Записки натуралиста | страница 23
А знаешь,– говорит мне с улыбкой отец,– ты сегодня, когда придешь домой, обязательно будешь капризничать. «Почему ты так думаешь?» – хочется мне возразить отцу, но это так трудно, язык не желает подчиняться.
– Ну что ж, пошли,– говорит отец. Как ни странно, но после отдыха мне не легче. Я с большим трудом поднимаюсь с места и, едва передвигая отяжелевшие ноги, бреду рядом с отцом по знакомой тропинке. Вот, наконец, и наш дом, вот и балкон. Я с трудом поднимаюсь по пологим ступенькам и, переступив порог нашей столовой, вдруг чувствую себя совершенно измученным и разбитым. Невыносимо болят ноги, кружится голова, горит лицо. Мать усаживает меня за стол, уговаривает выпить стакан молока и съесть котлету. Но разве мне сейчас до еды? «Оставьте меня в покое!» «Но как мог заранее знать о моих капризах отец?» – ломаю я голову, поздно проснувшись на другое утро.
Так вспоминается мне «боевое крещение» – первый выход с отцом на охоту. А после этого дня в моей памяти воскресает много дней, целая вереница дней, проведенных в займищах на островах Волги и на топких берегах широких степных лиманов. Без ружья я хожу сзади отца, таскаю добытую дичь, зорко слежу за его стрельбой, за работой старого пса Маркизки. Я уже не случайное здесь лицо, а терпеливый помощник и спутник, разделяющий все трудности и невзгоды жизни охотника. Иной раз собака поймает утенка или принесет отцу легко раненного в крыло кулика, и эта живая добыча поступает в мою полную собственность.

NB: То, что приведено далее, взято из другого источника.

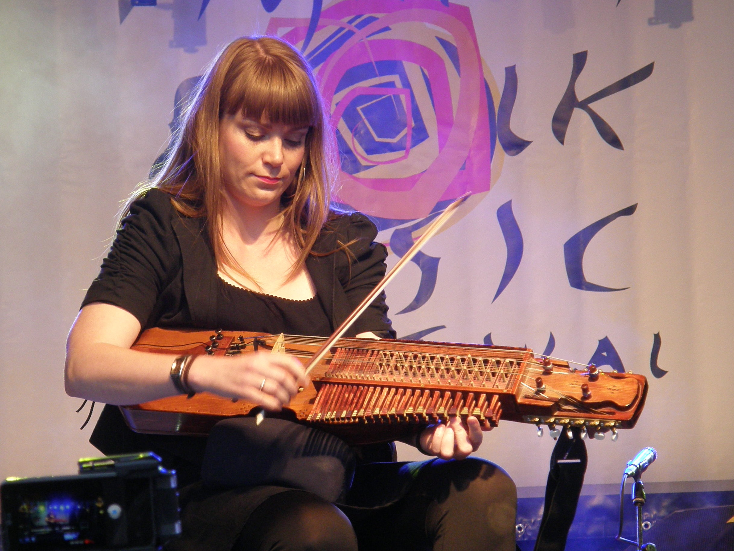 Emilia Amper mängimas nyckelharpat Viljandi Folgil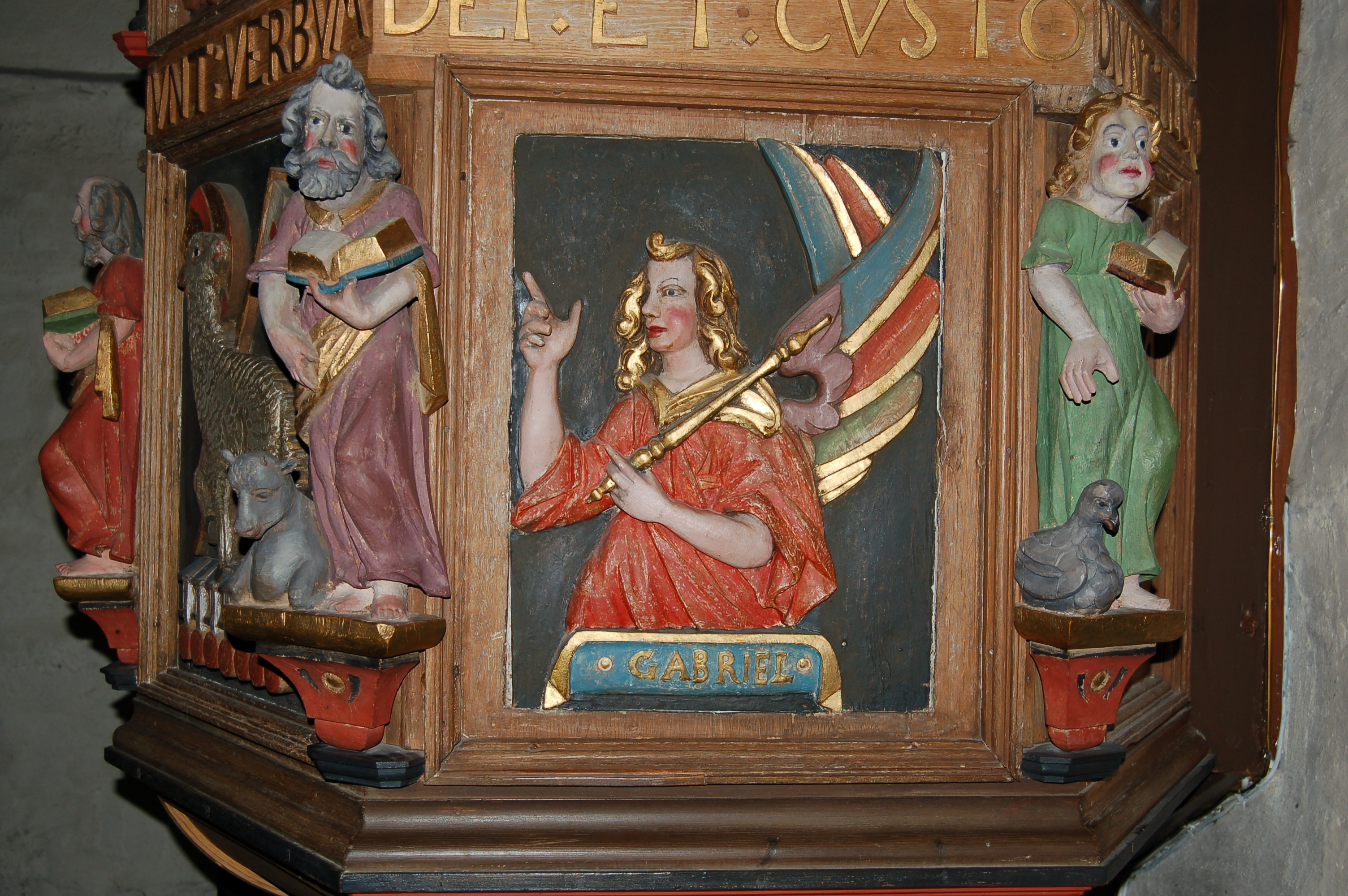 Engelen Gabriel på prekestolen i Alstadhaug kirke i Skogn. Det ble i 1646 bestilt "4 billeder til Prædiche stoellen" fra Johan Bilthugger, så det antas at det er han som er kunstneren

Когда мне исполнилось семь лет, я получил от отца подарок – ружье. Из него можно было стрелять дробью и пулей. Впрочем, откровенно говоря, оно никуда не годилось. И пулей и дробью оно било одинаково плохо. При стрельбе в мишень пули никогда не попадали в ту точку, куда вы целились. Выстрел же дробовым патроном был вообще безнадежен. Дробь неизменно отскакивала от всякого предмета и, насколько я помню, пробивала только бумагу. С этим ружьем я охотился больше двух лет и сделал не менее трех тысяч выстрелов, но, увы, без всякого результата. Из него мне не удалось убить ни одной птицы. «Старая, разбитая кочерга,– говорил про это ружье отец.– Оно, конечно, не годится для настоящей охоты, но для тебя, начинающего охотника, безусловно, будет полезно. Научись обращаться с этим ружьем, и тебе будет легко со всяким оружием». И правда – отец не ошибся. За всю жизнь я не сделал ни одного случайного выстрела. Кроме того, у отца, видимо, был и другой повод подарить мне именно это ружье. В детстве с ним охотился дед, потом начинали охоту отец и мой брат; наконец, пришла и моя очередь.